*** Data shown ***

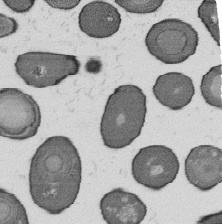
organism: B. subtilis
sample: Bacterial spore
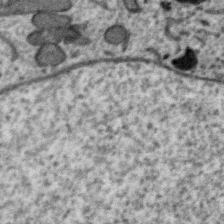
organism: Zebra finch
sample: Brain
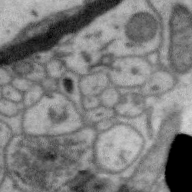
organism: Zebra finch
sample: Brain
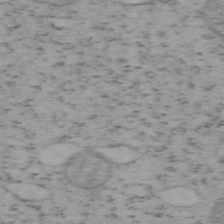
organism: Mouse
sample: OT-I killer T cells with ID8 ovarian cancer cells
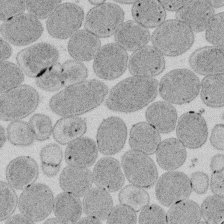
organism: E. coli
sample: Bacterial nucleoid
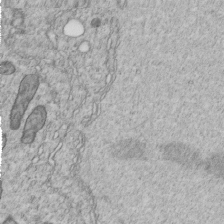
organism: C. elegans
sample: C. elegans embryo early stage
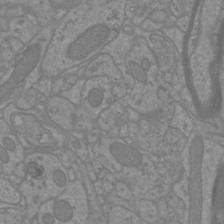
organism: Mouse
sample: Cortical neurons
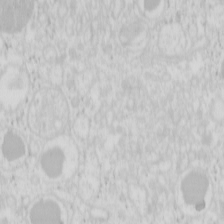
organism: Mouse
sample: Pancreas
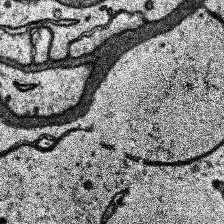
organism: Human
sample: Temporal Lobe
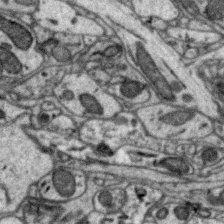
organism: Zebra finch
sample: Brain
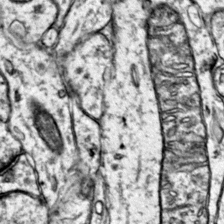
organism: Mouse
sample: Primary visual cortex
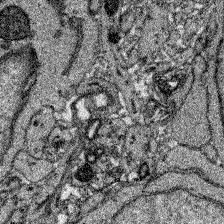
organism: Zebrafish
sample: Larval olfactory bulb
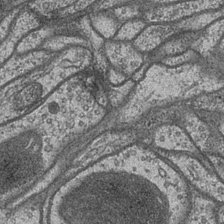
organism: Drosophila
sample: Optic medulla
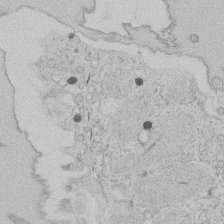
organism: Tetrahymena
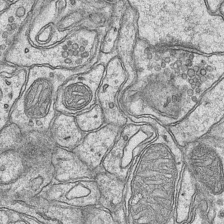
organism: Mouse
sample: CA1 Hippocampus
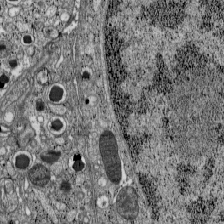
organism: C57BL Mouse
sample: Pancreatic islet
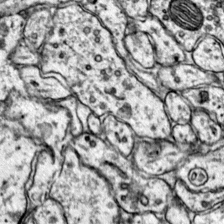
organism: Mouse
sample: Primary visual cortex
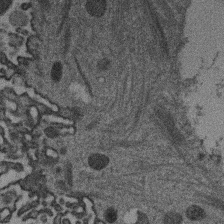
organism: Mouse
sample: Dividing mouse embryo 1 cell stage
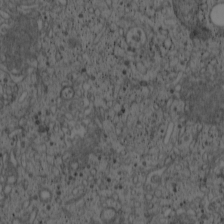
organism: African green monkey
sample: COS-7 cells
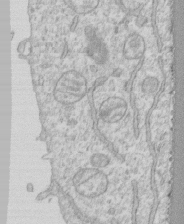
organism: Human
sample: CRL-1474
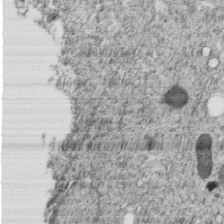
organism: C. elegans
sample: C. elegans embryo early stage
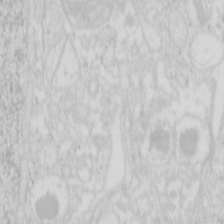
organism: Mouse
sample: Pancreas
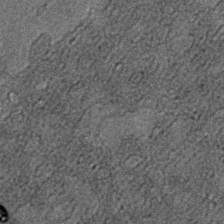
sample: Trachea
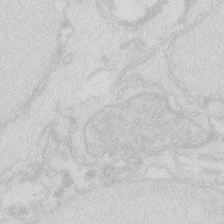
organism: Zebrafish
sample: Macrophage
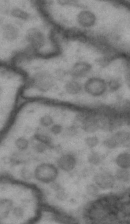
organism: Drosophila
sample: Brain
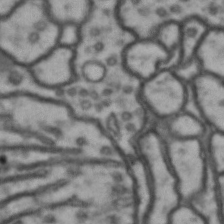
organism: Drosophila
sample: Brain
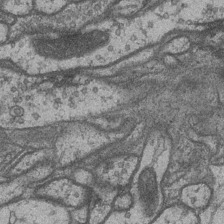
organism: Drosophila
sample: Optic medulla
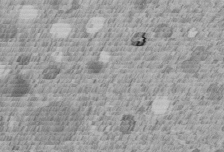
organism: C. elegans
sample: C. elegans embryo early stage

*** End of Data shown ***
*** Data shown ***

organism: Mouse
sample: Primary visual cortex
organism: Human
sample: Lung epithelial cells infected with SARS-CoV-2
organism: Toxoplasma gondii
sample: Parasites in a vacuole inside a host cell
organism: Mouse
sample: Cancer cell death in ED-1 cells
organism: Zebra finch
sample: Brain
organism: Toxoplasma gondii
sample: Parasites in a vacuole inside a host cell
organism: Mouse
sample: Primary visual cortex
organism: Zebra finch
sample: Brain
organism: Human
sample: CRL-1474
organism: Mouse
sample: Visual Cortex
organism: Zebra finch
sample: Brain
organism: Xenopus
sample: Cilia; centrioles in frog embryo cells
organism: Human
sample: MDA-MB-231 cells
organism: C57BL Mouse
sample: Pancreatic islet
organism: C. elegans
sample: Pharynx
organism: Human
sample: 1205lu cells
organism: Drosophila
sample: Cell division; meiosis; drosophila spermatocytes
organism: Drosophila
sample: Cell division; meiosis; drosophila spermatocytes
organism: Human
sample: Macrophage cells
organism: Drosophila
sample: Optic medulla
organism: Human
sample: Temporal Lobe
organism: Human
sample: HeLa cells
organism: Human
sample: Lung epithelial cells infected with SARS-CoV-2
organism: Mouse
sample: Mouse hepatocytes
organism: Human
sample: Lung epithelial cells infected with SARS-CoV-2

*** End of Data shown ***

## Task statement
Although pictures appear among the entries, please set down only the lines from the one with "organism: B. subtilis" up to and including the one with "sample: CA1 Hippocampus", word for word.

## Written solution
organism: B. subtilis
sample: Bacterial spore
organism: Zebra finch
sample: Brain
organism: Zebra finch
sample: Brain
organism: Mouse
sample: OT-I killer T cells with ID8 ovarian cancer cells
organism: E. coli
sample: Bacterial nucleoid
organism: C. elegans
sample: C. elegans embryo early stage
organism: Mouse
sample: Cortical neurons
organism: Mouse
sample: Pancreas
organism: Human
sample: Temporal Lobe
organism: Zebra finch
sample: Brain
organism: Mouse
sample: Primary visual cortex
organism: Zebrafish
sample: Larval olfactory bulb
organism: Drosophila
sample: Optic medulla
organism: Tetrahymena
organism: Mouse
sample: CA1 Hippocampus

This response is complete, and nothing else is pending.